Not every dataset traverses the full flow. A dataset that fails structural validation does not proceed to consistency assessment or normalization — it is routed toward quarantine or rejection at the point of failure, with appropriate metadata recorded.

The stack tracks dataset progression through states such as Discovered, In Validation, Validated, Normalized, Promotable, Promoted, Quarantined, Rejected, and Incomplete. The detailed state model and transition rules are defined in companion documents.


Structural Boundaries

No raw data capture. Internal capabilities consume raw datasets from Persistent Raw Storage. They do not connect to Venue feeds, manage Local Buffers, or perform any recording-side activity. Those are Data Recording Stack responsibilities.

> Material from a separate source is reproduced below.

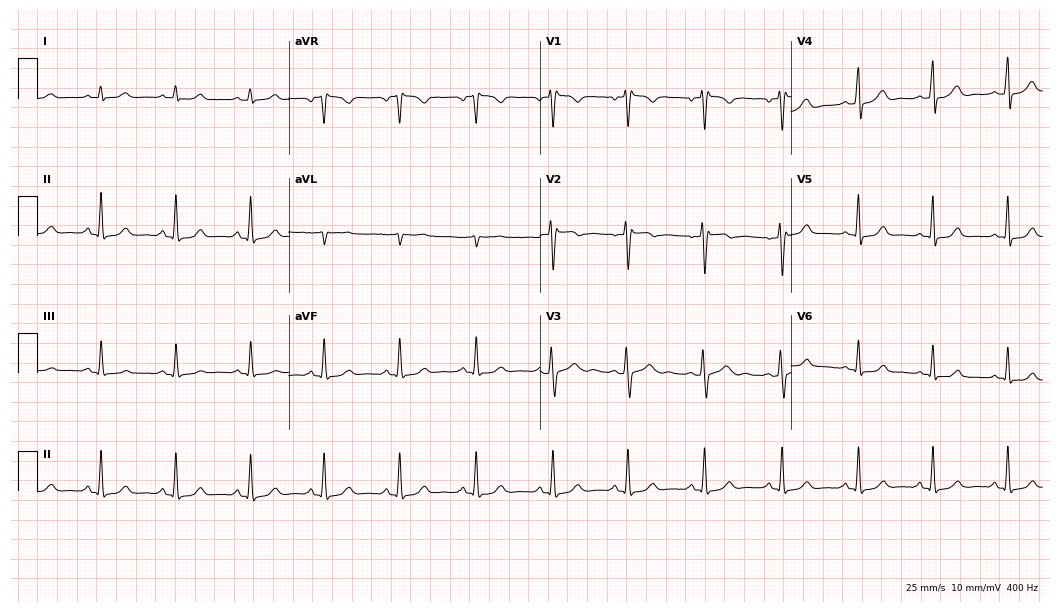
ECG (10.2-second recording at 400 Hz) — a female patient, 44 years old. Screened for six findings — first-degree AV block, right bundle branch block, left bundle branch block, sinus bradycardia, atrial fibrillation, sinus tachycardia — none is recorded.
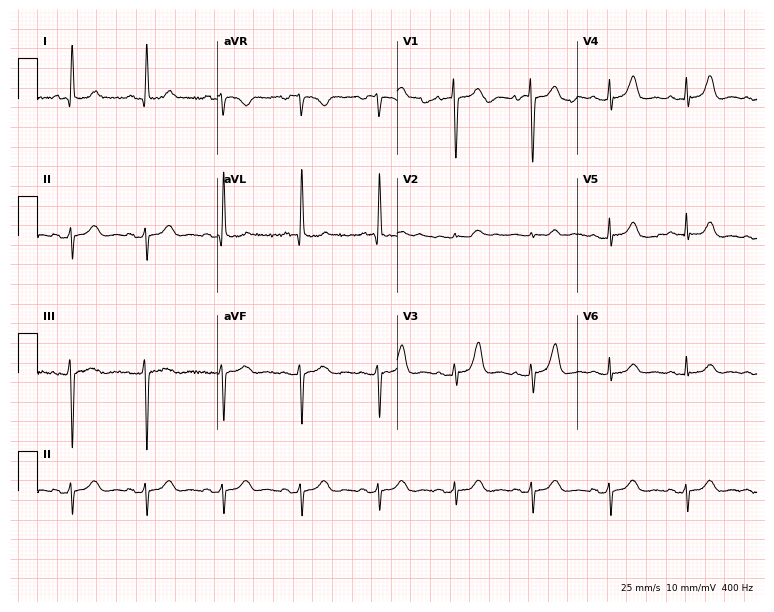
12-lead ECG from a woman, 73 years old. No first-degree AV block, right bundle branch block, left bundle branch block, sinus bradycardia, atrial fibrillation or sinus tachycardia recorded for this tracing.

No Canonical Storage governance. The Promotion Gate writes promoted datasets to Canonical Storage but does not manage the storage layer itself. Organization, retention, and access management of Canonical Storage are Data Storage Stack responsibilities.

No Core Runtime semantics. The internal structure processes raw market datasets. It does not participate in the Core Runtime Event Stream, State derivation, or any execution-path processing. The Data Quality Stack and the Core Runtime are architecturally separate.

Logical structure, not deployment specification. The capabilities described here are logical roles. They may be realized as distinct services, stages within a pipeline, or steps within an orchestrated workflow. Physical deployment topology and orchestration tooling are not specified by this document.